As shown in fig. 7, the internal funds-transfer cost pricing training model 3 includes: a characteristic value data importing unit 31, a machine learning unit 32, and a result data transmitting unit 33.
The characteristic value data importing unit 31 includes importing training samples and characteristic value data as the internal funds transfer cost pricing training model 3 according to the training results of the asset liability configuration training module 2.
Machine learning unit 32: by multiple linear regression supporting the vector machine regression (SVR) algorithm, by giving a new input sample x, it is deduced from the given data sample what its corresponding output Y is, which is a real number. Regression problems can be described in mathematical language as:
a given set of data samples is { (x) i ,y i )|x i ∈R n ,y i E R, i=1, 2,3. Find R n The last function f (x), a regression equation is derived to infer the y value for any x input with y=f (x).
The y value of the machine learning training result is that the internal fund transfer cost pricing of each deadline code corresponding to each business currency in the re-pricing deadline mode; and pricing the internal funds transfer cost of each deadline code corresponding to each business currency in the residual deadline mode.
The specific implementation is as follows: period M internal funds transfer cost pricing y = period M asset VS period 1 liability configuration amount x period 1 interest rate + period M asset VS period 2 liability configuration amount x period 2 interest rate + period M asset VS period 3 liability configuration amount x period 3 interest rate.
The finer the asset deadline code and liability deadline code presets, the smoother the outgoing internal funds transfer cost curve.

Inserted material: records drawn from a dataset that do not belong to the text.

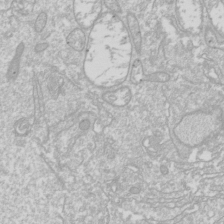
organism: Drosophila
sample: Cell division; meiosis; drosophila spermatocytes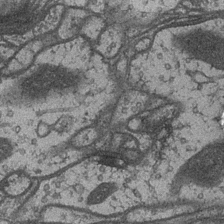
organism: Drosophila
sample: Optic medulla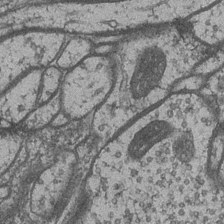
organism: Drosophila
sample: Optic medulla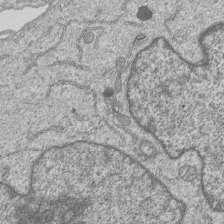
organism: Human
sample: MDA-MB-231 cells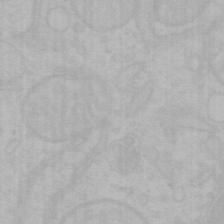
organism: Mouse
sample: Choroid plexus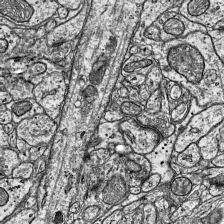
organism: Mouse
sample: Visual Cortex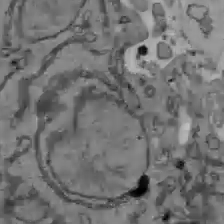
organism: C57BL Mouse
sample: Liver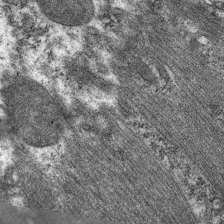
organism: C. elegans
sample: Pharynx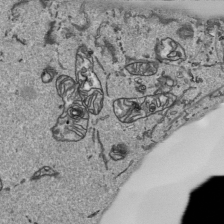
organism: Human
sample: Mitochondria in HCT116 cells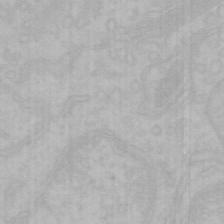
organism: Mouse
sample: Choroid plexus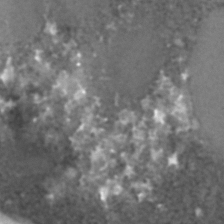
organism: C. elegans
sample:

The result data transmission unit 33 transmits the training result to the business performance contribution prediction module 4 as a calculation input parameter of the business performance contribution prediction module. And transmitting the training result to a data display module to display the internal funds transfer cost pricing condition.
As shown in fig. 8, the business performance contribution prediction module 4 includes: a data importing unit 41, a model calculating unit 42 and a result data transmitting unit 43.
The data importing unit 41 includes, as a calculation parameter, an importing business performance contribution prediction module 4 according to the training result of the internal funds transfer cost pricing training module 3; and according to the data acquired by the data acquisition module 1, the data is used as basic data to be imported into the business performance contribution prediction module 4.
The model calculation unit 42 includes, according to the internal funds transfer cost pricing of each term obtained by training by the internal funds transfer cost pricing training module 3, the basic data acquired by the data acquisition module 1, and obtains the performance contribution value of each business by using the rolling algorithm.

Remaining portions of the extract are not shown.